Oracle Text: How to sanitize user input

2019-04-10 18:21发布

问题:

If anyone has experience using Oracle text (CTXSYS.CONTEXT), I'm wondering how to handle user input when the user wants to search for names that may contain an apostrophe.

Escaping the ' seems to work in some cases, but not for 's at the end of the word - s is in the list of stop words, and so seems to get removed.

We currently change simple query text (i.e. anything that's just letters) to %text%, for example:

contains(field, :text) > 0

A search for O'Neil works, but Joe's doesn't.

Has anyone using Oracle Text dealt with this issue?

回答1:

Escape all special characters with backslashes. Curly braces won't work with substring searches as they define complete tokens.
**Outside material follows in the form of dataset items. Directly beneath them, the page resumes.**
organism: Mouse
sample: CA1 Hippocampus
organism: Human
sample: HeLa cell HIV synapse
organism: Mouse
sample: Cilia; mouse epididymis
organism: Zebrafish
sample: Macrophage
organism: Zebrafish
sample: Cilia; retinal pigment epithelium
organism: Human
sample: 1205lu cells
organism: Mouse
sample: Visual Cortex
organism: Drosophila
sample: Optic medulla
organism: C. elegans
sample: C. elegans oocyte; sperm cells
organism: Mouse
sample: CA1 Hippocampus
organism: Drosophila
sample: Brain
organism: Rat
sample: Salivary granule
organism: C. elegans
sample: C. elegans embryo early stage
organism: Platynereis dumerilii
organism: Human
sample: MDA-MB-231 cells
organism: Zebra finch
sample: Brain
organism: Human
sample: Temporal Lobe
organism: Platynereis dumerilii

Eg %{ello}% won't match the token 'Hello'

Escaped space characters will be included in the search token, so the search string '%stay\ near\ me%' will be treated as a literal string "stay near me" and will not invoke the 'near' operator.
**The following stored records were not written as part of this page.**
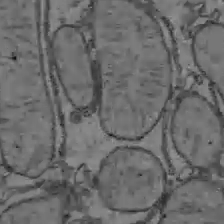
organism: C57BL Mouse
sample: Liver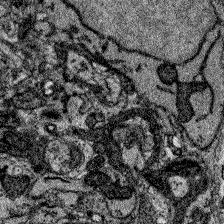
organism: Zebrafish
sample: Larval olfactory bulb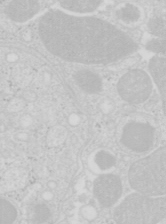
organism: Mouse
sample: Pancreas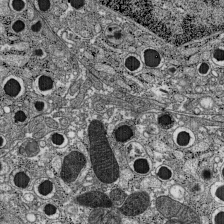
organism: C57BL Mouse
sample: Pancreatic islet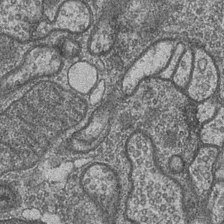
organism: Drosophila
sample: Optic medulla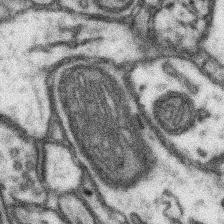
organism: Mouse
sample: Somatosensory cortex neuropil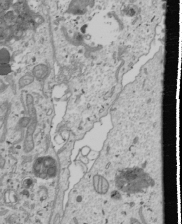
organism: Human
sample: Mitochondria in U2OS cells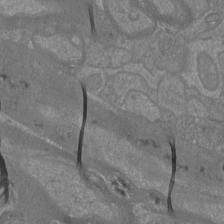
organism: Mouse
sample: Cortical neurons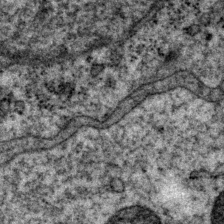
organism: P. pacificus
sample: Pharynx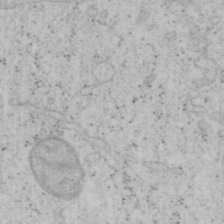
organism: Human
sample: HeLa cells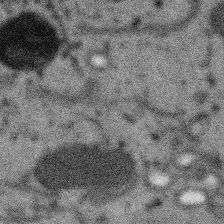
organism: Human
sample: Lung epithelial cells infected with SARS-CoV-2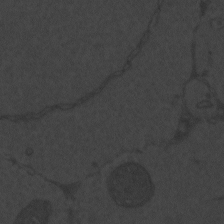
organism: Zebrafish
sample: Macrophage infected with Toxoplasma gondii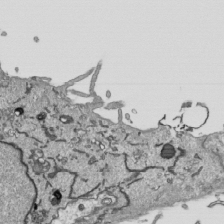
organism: Human
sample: Mitochondria in HCT116 cells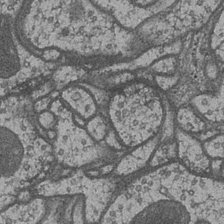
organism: Drosophila
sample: Optic medulla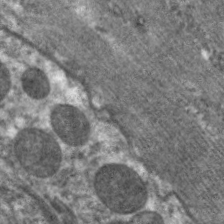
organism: C. elegans
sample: Pharynx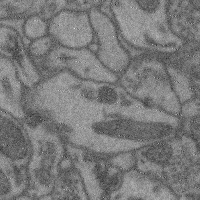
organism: Mouse
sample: Cerebral cortex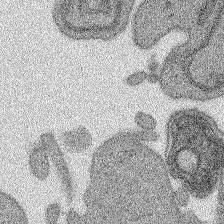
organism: Human
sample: HeLa cells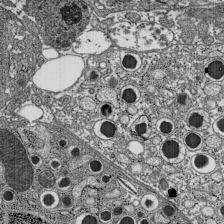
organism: C57BL Mouse
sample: Pancreatic islet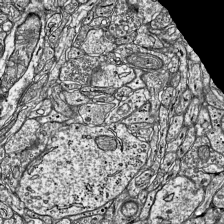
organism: Mouse
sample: Visual Cortex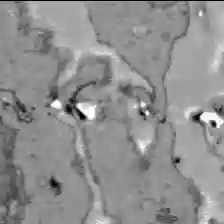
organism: C57BL Mouse
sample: Liver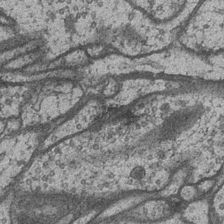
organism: Drosophila
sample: Optic medulla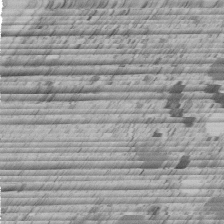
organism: C. elegans
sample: C. elegans embryo early stage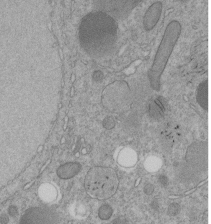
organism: C. elegans
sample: C. elegans embryo early stage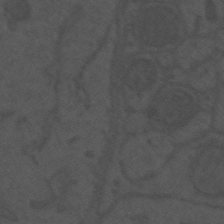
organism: Mouse
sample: Suprachiasmatic nucleus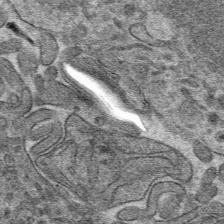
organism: Mouse
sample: Mouse hepatocytes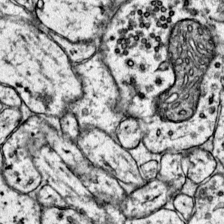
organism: Mouse
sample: Primary visual cortex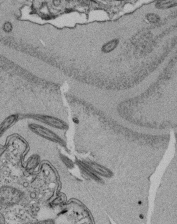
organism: Tetrahymena
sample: Cilia in tetrahymena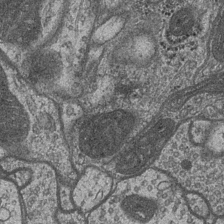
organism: Drosophila
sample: Optic medulla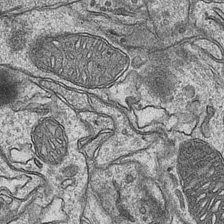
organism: Mouse
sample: CA1 Hippocampus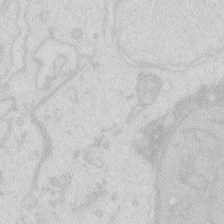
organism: Zebrafish
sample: Macrophage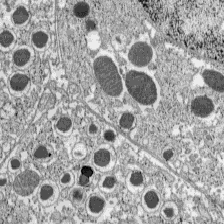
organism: C57BL Mouse
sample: Pancreatic islet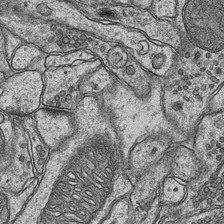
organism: Mouse
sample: CA1 Hippocampus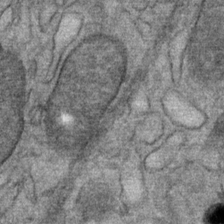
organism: Mouse
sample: Mouse Salivary gland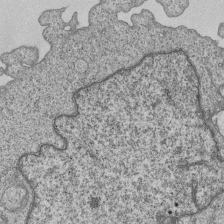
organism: Human
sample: MDA-MB-231 cells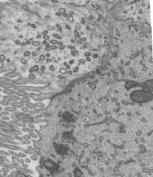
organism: Mouse
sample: Mouse epididymis efferent ductule cilia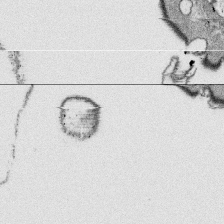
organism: Platynereis dumerilii
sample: Parapodia

If you are indexing short strings (like names, etc ) and you want Oracle Text to behave exactly as the like operator, you must write your own lexer that won't create tokens for individual words. (Unfortunately CATSEARCH does not support substring search...)

It is probably a good idea to change the searches to use oracle text's semantics, with token matching, but for some applications, the wildcard expansion of multiple (short) tokens and numeric tokens will create too many hits for search strings that the users reasonably would expect to work.

Eg, a search for "%I\ AM\ NUMBER\ 9%" will most likely fail if there are a lot of numeric tokens in the indexed data, since all tokens ending with 'I' and starting with '9' must be searched and merged before the result can be returned.

'I' and 'AM' is probably also in the default stoplist and will be totally ignored, so for this hypothetical application, a null stoplist may be used if these tokens are important.



回答2:

Using PARAMETERS('STOPLIST ctxsys.empty_stoplist') when indexing would include all alphabetical tokens in the index. Accented characters are indexed as well. Non-alphabetical characters are generally treated as whitespace by BASIC_LEXER.

Also, CONTEXT grammar uses a lot of operators that include symbols and reserved words such as WITHIN, NEAR, ABOUT. These all have to be escaped somehow in the input. If you need to search for substrings, the correct approach to escaping is to escape all characters with \. This is an answer to a related question here: Oracle text escaping with curly braces and wildcards. If your requirements is to search for whole terms (names, etc.) you can use simpler {input} escaping.



回答3:

Forget about sanitizing. Why? Refer to http://en.wikipedia.org/wiki/SQL_injection .

It depends on the kind of database interface API you are using. Perl DBI, ODBC, JDBC support parameterized queries or prepared statements. If you're using a native DBI and it doesn't support it, then God bless you.